Considerações Finais

       A morte do cônjuge foi considerada uma situação muito estressante na vida dos idosos pesquisados. Para lidar com a viuvez, os idosos utilizaram os quatro tipos de estratégias, tendo maior destaque as focalizadas no problema e as práticas religiosas.
       As estratégias de enfrentamento focalizadas no problema foram exemplificadas por planos de ação para resolver os próprios problemas relacionados à morte em si, tais como: aceitar que a morte aconteceu e procurar fazer outras coisas. O trabalho, a ajuda da família e de pessoas queridas, bem como a participação nos grupos de reflexão nas igrejas, são exemplos de busca por suporte social. Usando as estratégias focalizadas na
emoção, os enviuvados, além de procurarem ajuda profissional para suas angústias e tristezas, também contam sobre as visitas recebidas, das quais gostaram muito, e sobre as expressões de solidariedade, entendidas como uma homenagem ao morto, confirmando para o enlutado a crença de que o morto merece toda a dor que puder ser sentida e expressada. Como estratégias de enfrentamento focalizadas nas práticas religiosas e pensamentos fantásticos, os idosos viúvos podem ter encontrado, no sentimento de fé, o remédio para ter paz interior, confiança e para poder deixar para trás a viuvez.

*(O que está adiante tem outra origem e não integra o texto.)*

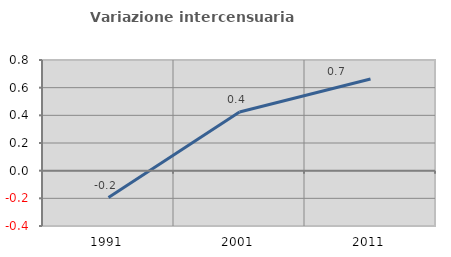
| Category | Variazione intercensuaria annua |
|---|---|
| 1991.0 | -0.194 |
| 2001.0 | 0.424 |
| 2011.0 | 0.663 |
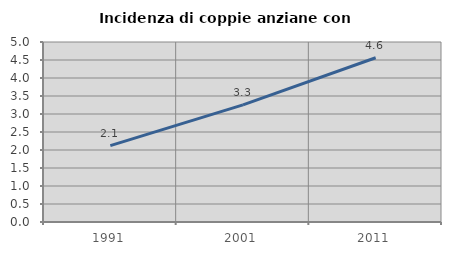
| Category | Incidenza di coppie anziane con figli |
|---|---|
| 1991.0 | 2.123 |
| 2001.0 | 3.254 |
| 2011.0 | 4.563 |

      O estudo foi realizado com uma amostra formada por critérios de conveniência e pouco representativa, não sendo possível a generalização dos resultados. No entanto, pôde-se evidenciar a importância do apoio aos idosos no processo do luto e da mobilização de recursos sociais e pessoais para o enfrentamento da ausência do cônjuge e para encontrar novos sentidos para a existência. Diferentes caminhos são trilhados por homens e mulheres, preenchidos por sentimentos ambivalentes. Nesse sentido, ressalta-se a importância de novos estudos a respeito do tema.